I think it needs to be more mild than a warning, more like a FYI

…

________________________________ From: Anton Driesse <[email protected]> Sent: Thursday, February 22, 2018 3:09 PM To: pvlib/pvlib-python Cc: Hansen, Clifford W; Comment Subject: [EXTERNAL] Re: [pvlib/pvlib-python] Use of models beyond the limits for which they were validated or intended (#433) Good ideas! I like the warning for mismatch on the time scale too. Yes, it would be challenging and could probably never be done everywhere and documentation could come first. But what would speak against doing it for a few easy-ish cases as examples for future coders to follow? The time scale one could be appropriate for detect_clearsky() for example, where the limits are already in the documentation. I must admit I don't know quite how to do this. Can you create warning classes similar to exception classes or something? - You are receiving this because you commented. Reply to this email directly, view it on GitHub<#433 (comment)>, or mute the thread<https://github.com/notifications/unsubscribe-auth/AFJNLyL27CVuipq8iFoH2VCylx1oh3XRks5tXeWPgaJpZM4SMG_L>.

wholmgren · 2018-02-23T00:26:21Z

Can you create warning classes similar to exception classes or something?

See PVLibDeprecationWarning in the examples in #427 (comment)

The gist of the warnings in #427 is

import warnings

class PVLibDeprecationWarning(UserWarning):
    pass

message = complicated_stuff_copied_from_matplotlib()
warnings.warn(message, PVLibDeprecationWarning)

You could imagine a pvlibModelValidationWarning defined and used in this simple way. The complicated stuff in #427 is to autofill information from the decorated function, but we'd skip that for this feature (at least initially).

I think this strategy would be much better than print or logging because users that understand the risk can easily silence the warnings using the python warning machinery.

We'd also want to add tests to ensure that the warnings are issued and not issued as appropriate.

mikofski · 2019-10-31T20:49:52Z

TL;DR: maybe this could work in a data-model checker/validator (skip to the very bottom) and there are already several packages that do this (skip to list about halfway down), but I would prefer keep pvlib as a fast, bare metal library with stern warnings in the documentation.

random rambles

In principle I like the idea, but I have my concerns as well:

My first concern would be how would all these warnings and checks affect performance?

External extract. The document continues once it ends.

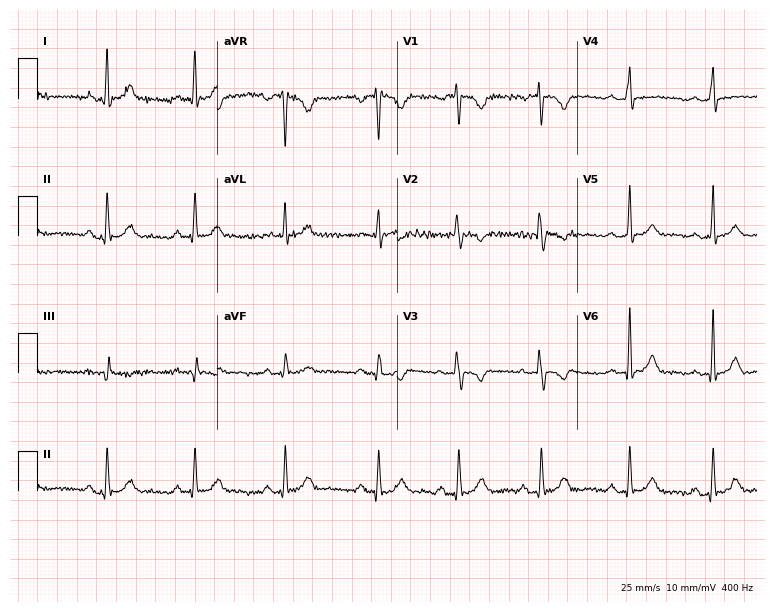
ECG (7.3-second recording at 400 Hz) — a 32-year-old female patient. Screened for six findings — first-degree AV block, right bundle branch block (RBBB), left bundle branch block (LBBB), sinus bradycardia, atrial fibrillation (AF), sinus tachycardia — none is recorded. Findings outside these six are not listed.

This may be one of the arguments for duck-typing and EAFP vs. LBYL. I think it's possible to implement a few warnings if they use the try:except format which should in theory have the minimum impact

in practice trying to write this makes me think it needs some type of validation decorator that raises the exception. Something like:

def validator(a, b):
    def innerfunc(f):
        def wrapper(x):
            if a <= x <= b:
                return f(x)
            else:
                raise Exception('Validation error')
        return wrapper
    return innerfunc


@validator(2, 4)
def g(x):
    return x/2


>>> g(3)
1.5

>>> g(1)
---------------------------------------------------------------------------
Exception                                 Traceback (most recent call last)
<ipython-input-21-3580407364ae> in <module>
----> 1 g(1)

<ipython-input-18-9bf5d6a1b9b8> in wrapper(x)
      5                 return f(x)
      6             else:
----> 7                 raise Exception('Validation error')
      8         return wrapper
      9     return innerfunc

Exception: Validation error

>>> g(5)
---------------------------------------------------------------------------
Exception                                 Traceback (most recent call last)
<ipython-input-22-8ec331d73f51> in <module>
----> 1 g(5)

<ipython-input-18-9bf5d6a1b9b8> in wrapper(x)
      5                 return f(x)
      6             else:
----> 7                 raise Exception('Validation error')
      8         return wrapper
      9     return innerfunc

Exception: Validation error

So my concern about performance was reinforced, because I don't see how to check x limits without using if and condition tests, which will take time, and in the case of a time-series 100k steps long, this will add overhead, especially if every function has this level of checking.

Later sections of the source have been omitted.